### [COLLECTED DATA]
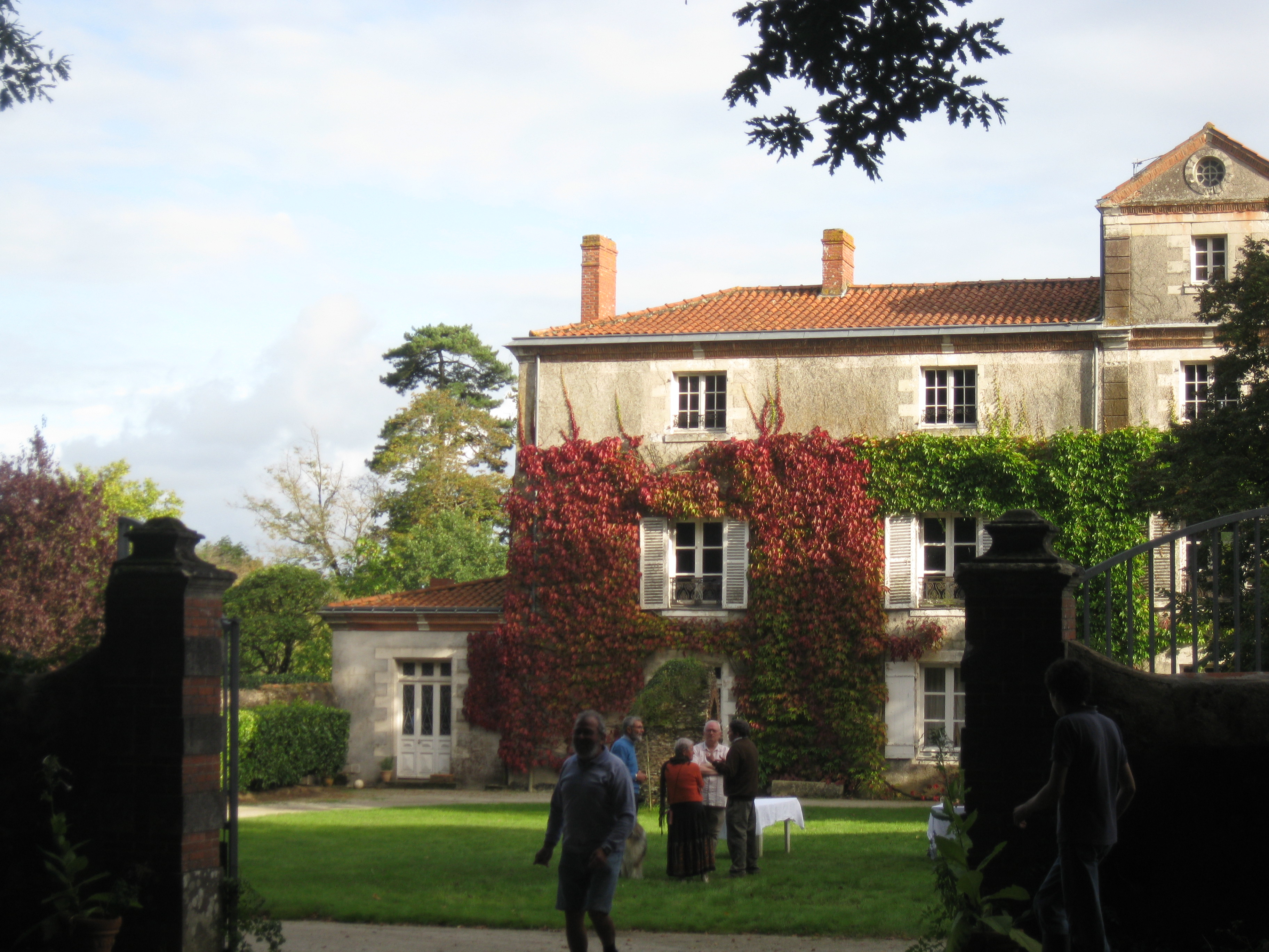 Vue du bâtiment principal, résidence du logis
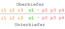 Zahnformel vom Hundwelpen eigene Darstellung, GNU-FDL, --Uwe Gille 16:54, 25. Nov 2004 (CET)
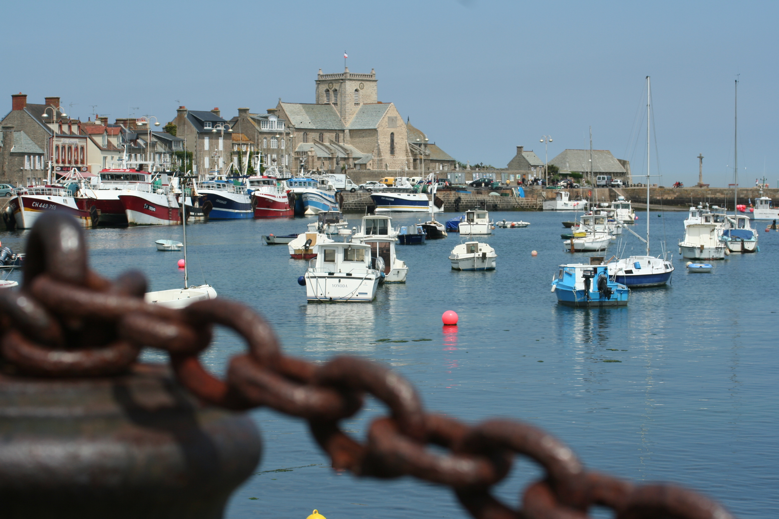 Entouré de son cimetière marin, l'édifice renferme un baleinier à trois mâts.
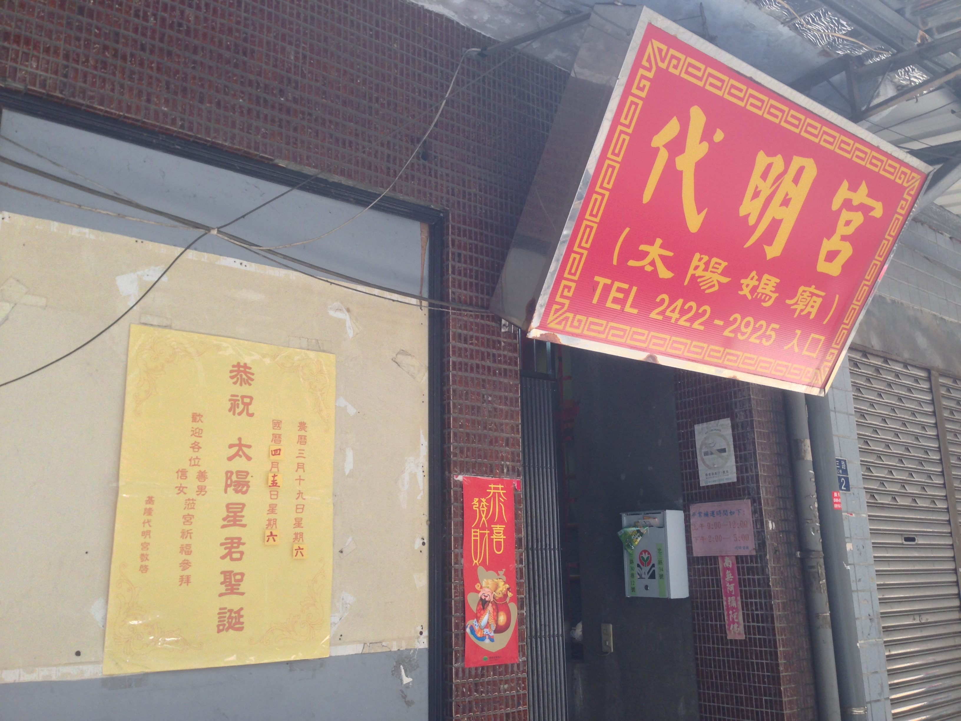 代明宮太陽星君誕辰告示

### [WORK REQUEST]
The copy must match the listing above exactly but contain no pictures.

### [WRITTEN REPLY]
 Vue du bâtiment principal, résidence du logis
 Zahnformel vom Hundwelpen eigene Darstellung, GNU-FDL, --Uwe Gille 16:54, 25. Nov 2004 (CET)
 Entouré de son cimetière marin, l'édifice renferme un baleinier à trois mâts.
 代明宮太陽星君誕辰告示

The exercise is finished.